Khan shares that all the projects that he was associated with prior to the pandemic have been indefinitely postponed or shelved entirely.

“When you earn a lot, you spend a lot. So when I was doing well, we’d shop at D-Mart (a popular supermarket chain) and my family was used to a certain lifestyle,” he says. “But this year, I couldn’t even afford my son’s tuition fee, and he was expelled from school.”

Khan pins the blame on shrinking production budgets and additional expenses incurred to abide by Covid-19 protocols for driving many like him out of a job.

Prior to manning his friend’s photo copy shop where he barely makes enough to provide for his family of four, the 41-year-old also applied to various call center jobs but was rejected on account of his age.

“Even banks are unwilling to give us a loan, so we can’t even think of starting a modest business,” says Khan, who shares that his circumstances have left him heavily in debt. “My father expired this year after getting a paralytic attack and just his hospitalization ran up a bill around two hundred thousand rupees ($2 715), so I had to borrow from friends and relatives to pay up.”

Reduced to a statistic in a plunging economy, survival for some required pulling double shifts. A resident of Mira Road, a remote western suburb of Mumbai, junior artist Nadim Nasir Sheikh did just that — serving as a security guard at a defunct factory by night and a roadside vendor for women’s nightwear by day — all just to pay off his debts.

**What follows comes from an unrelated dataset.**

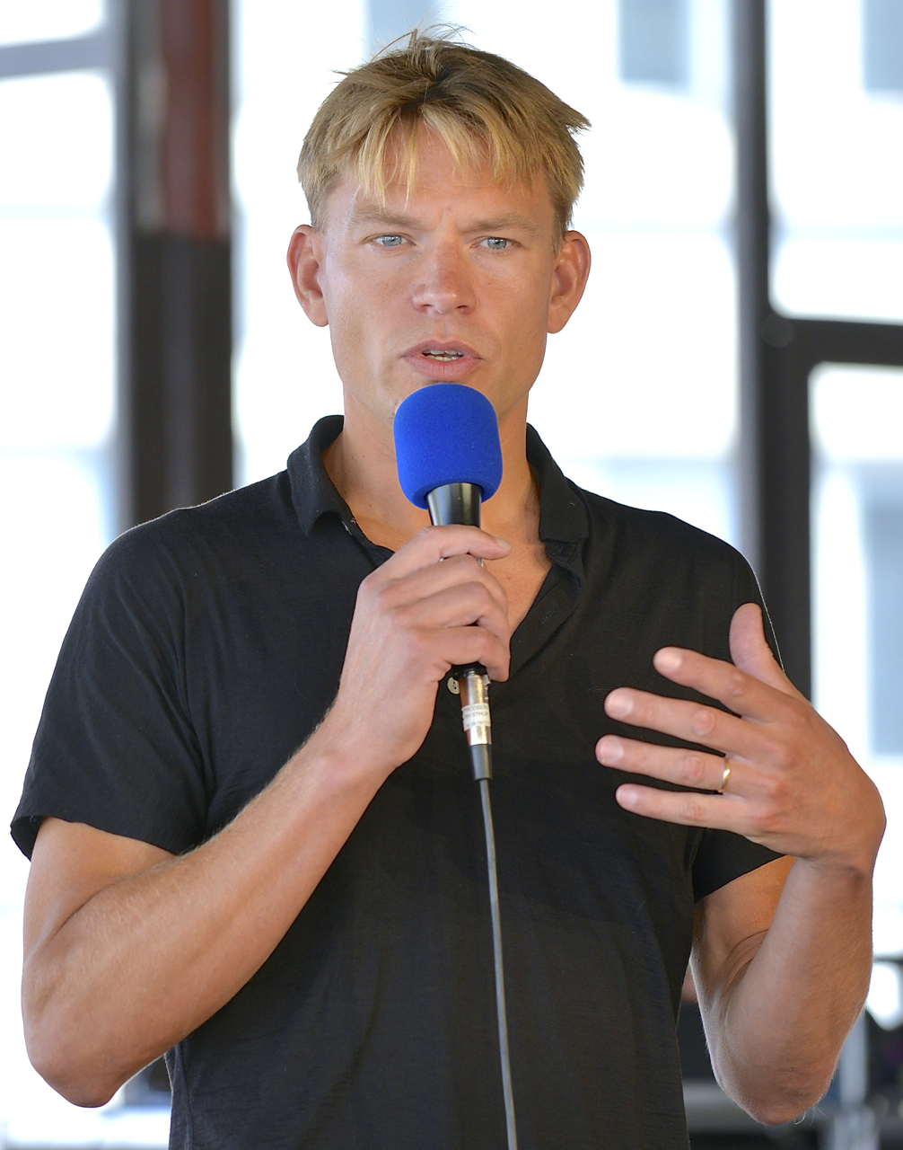 PM Nilsson i P1 Ekots Valspecial kommenterar frågorna inför valet. Plats: Kulturhuset Stadsteatern den 13 september 2014.
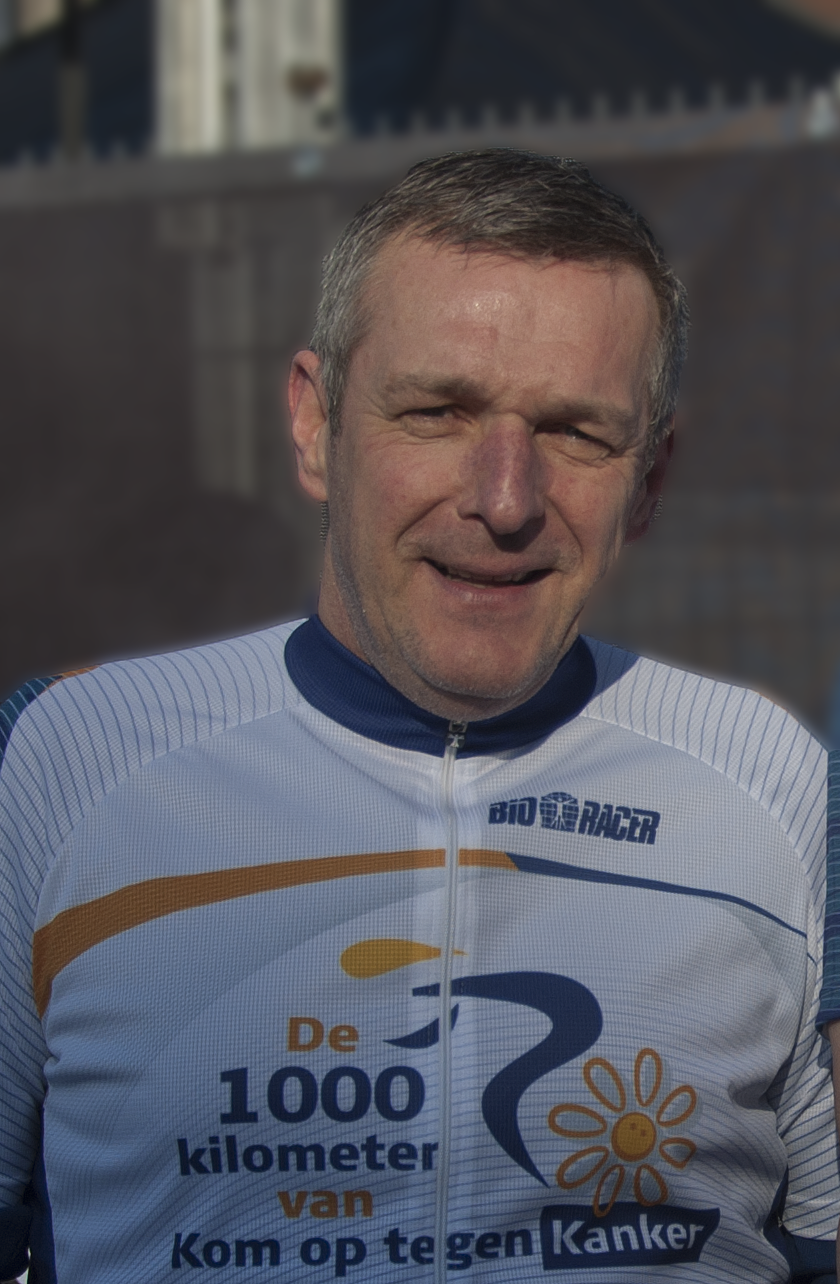 Leo Van Der Elst terwijl hij "Kom op tegen kanker" promoot bij de start van de Omloop Het Nieuwsblad 2012

“The clothing business didn’t do well as people are hardly stepping out to shop,” says Sheikh, who has been hunting for a job ever since he had to fold up his modest venture.

Grappling with severe austerity in trying times, some even turned to those blue-collar jobs left behind by migrant workers who returned to their villages to sustain themselves during the lockdown. But since those who left cities across India for their native states are now returning to their livelihoods, even those jobs seem to be dwindling.

For instance, Mohammed Bashir, a 59-year-old junior artist who was hired by Tulip Star Hotel, (a luxury hotel located in Mumbai’s western suburbs) as a security guard was later replaced by a cheaper resource.

Junior artist Mohammed Bashir along with Bollywood actor Boman Irani. (Courtesy of Mohammed Bashir)

“I was hired at a salary of Rs 12,000 ($163) but now they’ve got someone to do the job for Rs 8000 ($109),” says Bashir, who shares that he has run out of all his savings in recent months. The Vile Parle resident who has featured in over 400 films including Pyaar To Hona Hi Tha, has little hope of being summoned back to a film set just yet.

The depth of the economic setback wreaked by the pandemic can hardly be estimated. But for those rendered jobless, seeking alternatives for sustenance while braving the risk of getting infected by the deadly virus may not be an option.

“My wife is worried that I am staying out all night during the pandemic. But if I didn’t, what would we eat?” says Khan.